Pixar had to learn what building an entertainment company meant. To do this, Lawrence and Steve studied the entertainment industry, the business of film distribution, and what it took to build Disney.

Disney’s history and parallels with Pixar:

  • Walt Disney had long had an interest in newspaper cartoons. After returning from service as an ambulance driver in France in World War I, he encountered animated cartoons for the first time and quickly fell in love with the field. Ironically, he feared that he had entered the field too late, that there was no growth opportunity left in it. He ended up creating that opportunity by pushing the field into new territory, both creatively and technologically, just as Pixar was doing now.
  • In 1928 Disney released a short black-and-white cartoon that changed the course of animation. Called Steamboat Willie, it ushered in breakthroughs on two fronts. It introduced the world to the most fully formed cartoon personality audiences had ever seen: Mickey Mouse. It was also the first cartoon to use synchronized sound, meaning that the sounds were timed to the action, making the overall audience experience far more immersive than ever before.
  • After the success of Mickey Mouse, Disney set his sights on the first animated feature film. It took him until 1937 to release Snow White and the Seven Dwarfs, a virtuoso accomplishment that ushered in many more breakthroughs in story, character, color, sound, and the way animation displayed depth. The film also introduced the world to the Seven Dwarfs and quickly sealed their place as icons of American culture.
  • Other parallels between Disney and Pixar were less inspiring. Like Pixar, Disney had struggled financially for years. Walt Disney had bet it all on Snow White and the Seven Dwarfs, including mortgaging his house and a risky bank loan. The success of the film paid off financially, but it wasn't long before Disney was struggling once again. Animation was proving to be a very fickle business, and soon Disney was diversifying.
  • In 1953, he started a film distribution company, Buena Vista Distribution. In 1954, he went into television, with the acclaimed Disneyland television show that first appeared on ABC. In 1955, he opened Disneyland, a daring adventure to re-envision the theme park experience; he also went into live-action films, culminating with the breakthrough Mary Poppins in 1964. The enormous degree to which Disney had diversified made the idea of a pure animation company seem even more doubtful.

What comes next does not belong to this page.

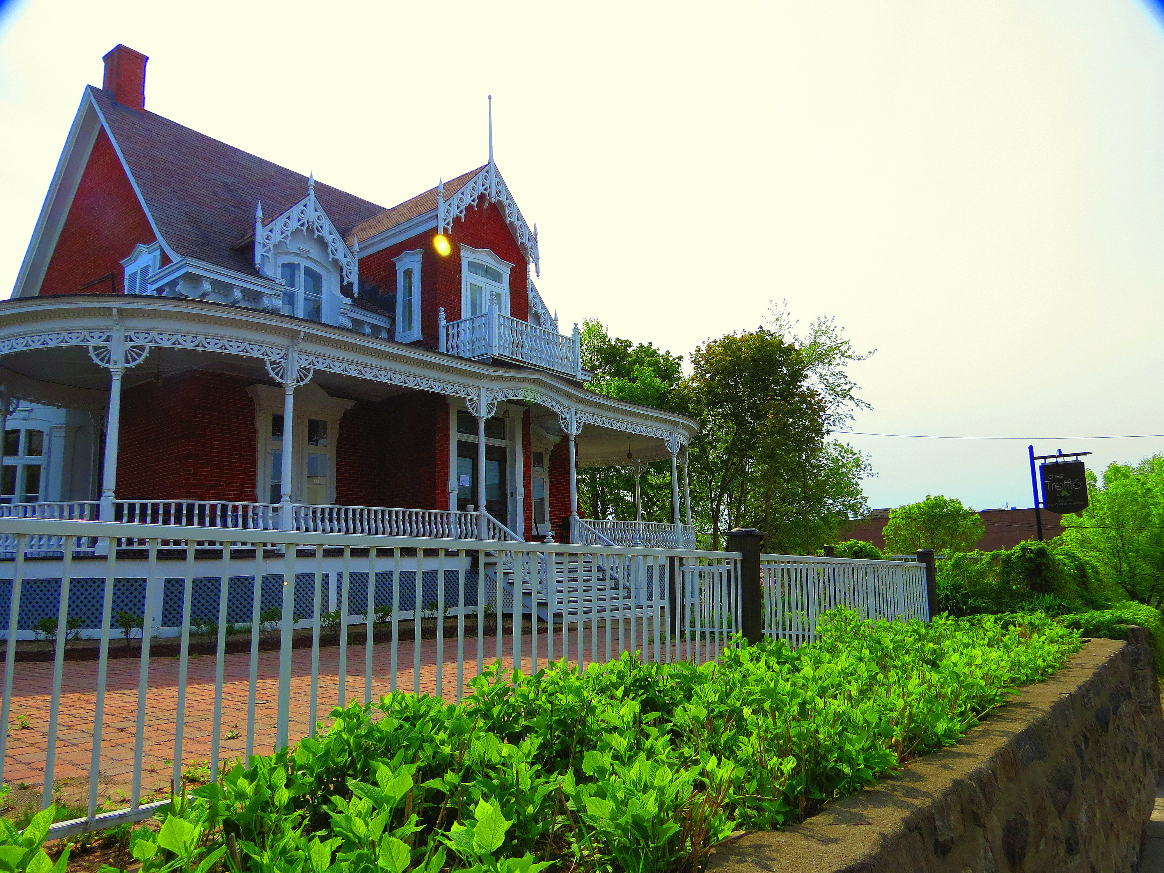 La maison Joseph-Trefflé-Caya, citée monument historique, est une résidence bourgeoise s'inscrivant dans le courant de l'éclectisme victorien construite entre 1878 et 1884. La maison est devenue depuis plusieurs année un restaurant et a changer de nom de nombreuse foix. depuis 2012, il porte le du restaurent Chez Trèffler. La maison est situé au 209, rue Brock à Drummondville.

How most entertainment companies work:

  • Think of an entertainment company as a portfolio business. Each year studios earmark funds for a slate of films using three general buckets: low budget, medium budget, and big budget. Then they do the same with marketing, allocating amounts to market each film. Then they cross their fingers and release their slate, hoping that they created enough hits to make up for the ones that don’t perform.
  • Filmmaking is not a great business. Because it’s hard to succeed by releasing new films. The value often comes in the library — where a successful film will continue to earn revenue for years.
  • Once a film has enjoyed its theatrical run, both here and abroad, it becomes part of a studio's film library. If it's a good film, it stands to be watched again and again over the years. New technologies like home video make that even more likely. The major studios have built up enormous film libraries that continue to provide value to their film businesses.
  • The big studios are really about providing capital and distribution. They don’t focus on making one single great product. It’s a business model completely.

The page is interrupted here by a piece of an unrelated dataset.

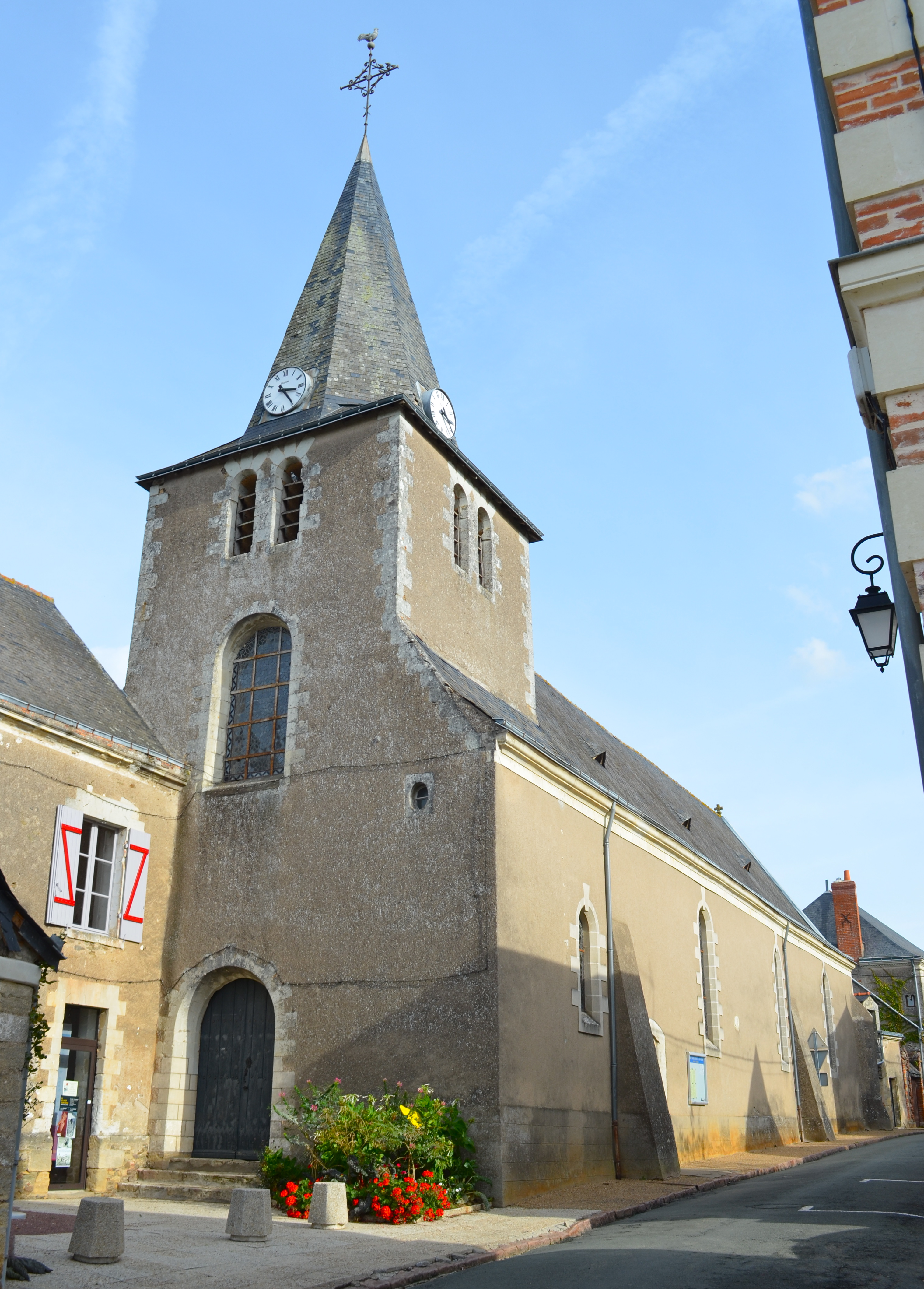 Eglise de Rablay-sur-Layon - (Maine-et-Loire)

Why carrying costs were a concern for Pixar’s business:

  • There was also another issue that was unique to animation, a pesky detail that went under the title of "carrying costs." Which are the costs of paying employees when they are not working on films. When animation finished on Toy Story, for example, Pixar still had to pay its animators even if it had nothing for them to do.
  • It was a problem that had dated all the way back to the time of Walt Disney, and one of the reasons it was so difficult to go into animation. This problem did not exist in live action film because the crew making the film, from the producer and director to the film's stars, to the cameramen, extras, and everyone else, comes together for the sole purpose of making the film. They are paid only during the time they are involved. As soon as that ends, they all disperse and there is no further obligation to pay them. Animation studios don't work this way.
  • Lawrence’s conclusion: The cost of continuing to pay studio employees when the studio is not in the heat of producing a film could grow enormous. If Pixar didn't have well-planned solutions to keeping its people productive between films, even a hit film could be drained of its profits by the overall carrying costs.
  • Lawrence Levy thought the carrying cost issue had the potential to be the Achilles heel that might, even if Pixar’s films did well, could eat away at Pixar’s business vitality.

Pixar’s Four Pillars Business Strategy

In 1995, just as the team working on Toy Story was in their final sprint toward the film’s release date of November 22nd, Lawrence Levy and Steve Jobs finalized the Four Pillars of Pixar’s business strategy.

They were:

  1. Quadruple Pixar’s share of the profits from their films.
  2. Raise at least $75 million through an IPO to pay for production costs on their films.
  3. Move from releasing 1 film every 4 years, towards releasing a film each year.
  4. Build Pixar into a worldwide brand that’s loved by kids and families.

They had to start by moving Pixar’s share of their film’s from 10% to 50% of profits. This necessitated renegotiating their three-film contract with Disney.

They had to raise at least $75M during their IPO to be able to cover the production costs of their films. Which would also help them renegotiate their contract with Disney.

But increasing their share of film profits and raising money wouldn’t be enough.

They also had to increase the frequency with which Pixar released films. The issue with making one film every 4-5 years, was that if they had a flop it would take another 4-5 years for another shot. Potentially waiting 8-10 years between hits was too big of a risk.

And finally, Pixar couldn’t build a thriving company without building their brand.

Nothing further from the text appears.